You are viewing a plain text version of this content. The canonical link for it is here.

Posted to derby-dev@db.apache.org by Raymond Raymond <ra...@hotmail.com> on 2006/03/09 21:41:55 UTC

A question about the Clock.java!cleanCache() method

I read the source code of 
org.apache.derby.impl.services.cache.Clock.java!cleanCache(),
which writes out all of dirty pages. I got a question on the code.
The outline of the cleanCache() method is like:

protected void cleanCache(Matchable partialKey) throws StandardException {
  int position;

  synchronized(this)
  {
    position = holders.size() - 1;
  }
outerscan:
  for (;;) {
    CachedItem item = null;
    synchronized (this) {
      // the cache may have shrunk by quite a bit since we last came in here
      int size = holders.size();
      if (position >= size)
        position = size - 1;
innerscan:
     // go from position (the last cached item in the holder array to 0 (the 
first).
      for ( ;  position >= 0; position--, item = null) {
        if a valid dirty page is found
          break innerscan;
      }
    } // end of synchronized block

    if (position < 0){
      return;}

    try {
      clean the found dirty page
    } finally {
      release the found dirty page
    }
    position--;
  } // for (;;)
}

Under current implementation, when this method is accessed by multi-threads,
every threads will search from the end of the cache list to the beginning.
For instance, there are 10 (holder.size()) cache pages in the list and the 
8th,
7th, 6th pages are dirty. At runtime, we assume that there are 3 threads 
which
are accessing to this method(on the same Clock object). Since the variable
"position" is defined inside the method, each thread will keep an individual
copy of it(if "position" is a member of the class, all of the threads will 
share
the same copy of it, am I right here?).

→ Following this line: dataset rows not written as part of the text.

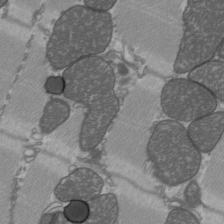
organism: C57BL Mouse
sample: Heart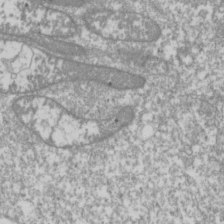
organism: Drosophila
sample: Cell division; meiosis; drosophila spermatocytes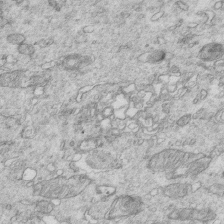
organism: Mouse
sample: Multiciliated cells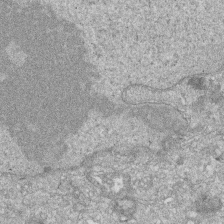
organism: Human
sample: HeLa cell HIV synapse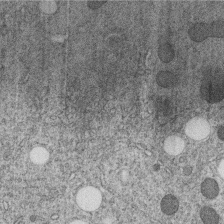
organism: C. elegans
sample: C. elegans embryo early stage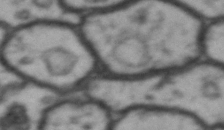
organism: Drosophila
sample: Brain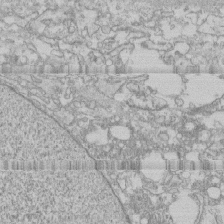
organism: Human
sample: CRL-1474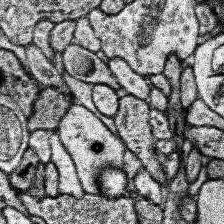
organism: Human
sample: Temporal Lobe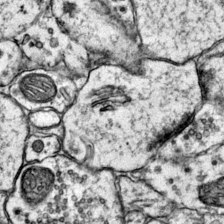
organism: Mouse
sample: Primary visual cortex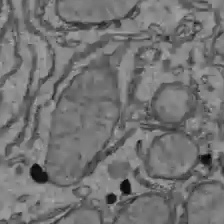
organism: C57BL Mouse
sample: Liver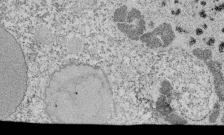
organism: Tetrahymena
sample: Cilia in tetrahymena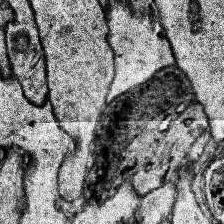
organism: Human
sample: Temporal Lobe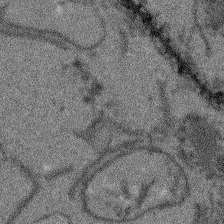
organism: Arabidopsis thaliana
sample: Root tip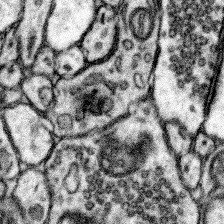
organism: Mouse
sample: Somatosensory cortex neuropil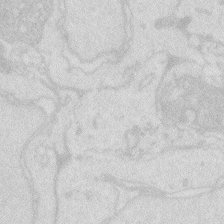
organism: Zebrafish
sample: Macrophage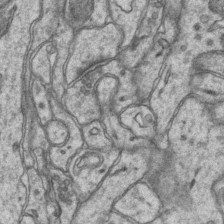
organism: Mouse
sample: CA1 Hippocampus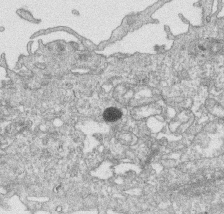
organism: Human
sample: HeLa cell HIV synapse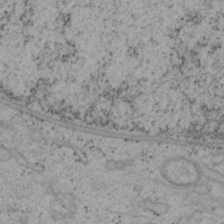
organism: Human
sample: HeLa cells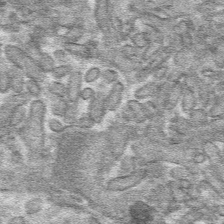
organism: Mouse
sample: Mouse hepatocytes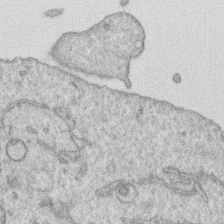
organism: Human
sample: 1205lu cells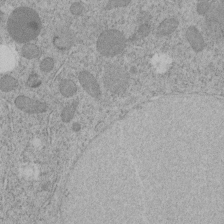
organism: C. elegans
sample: C. elegans embryo early stage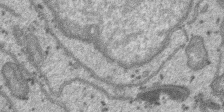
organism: Human
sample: Lung epithelial cells infected with SARS-CoV-2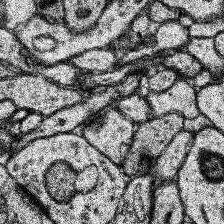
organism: Human
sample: Temporal Lobe

The method works like (no shrink, no
new dirty pages):
Thread1 comes in, it searches from 9 to 0 and will find the 8th is
dirty, and then break the innerscan loop to do the clean.
Thread2 comes in, it searches from 9 to 0 and will find the 7th is
dirty,and then break the innerscan loop to do the clean.
Thread3 comes in, it searches from 9 to 0 and will find the 6th is
dirty,and then break the innerscan loop to do the clean.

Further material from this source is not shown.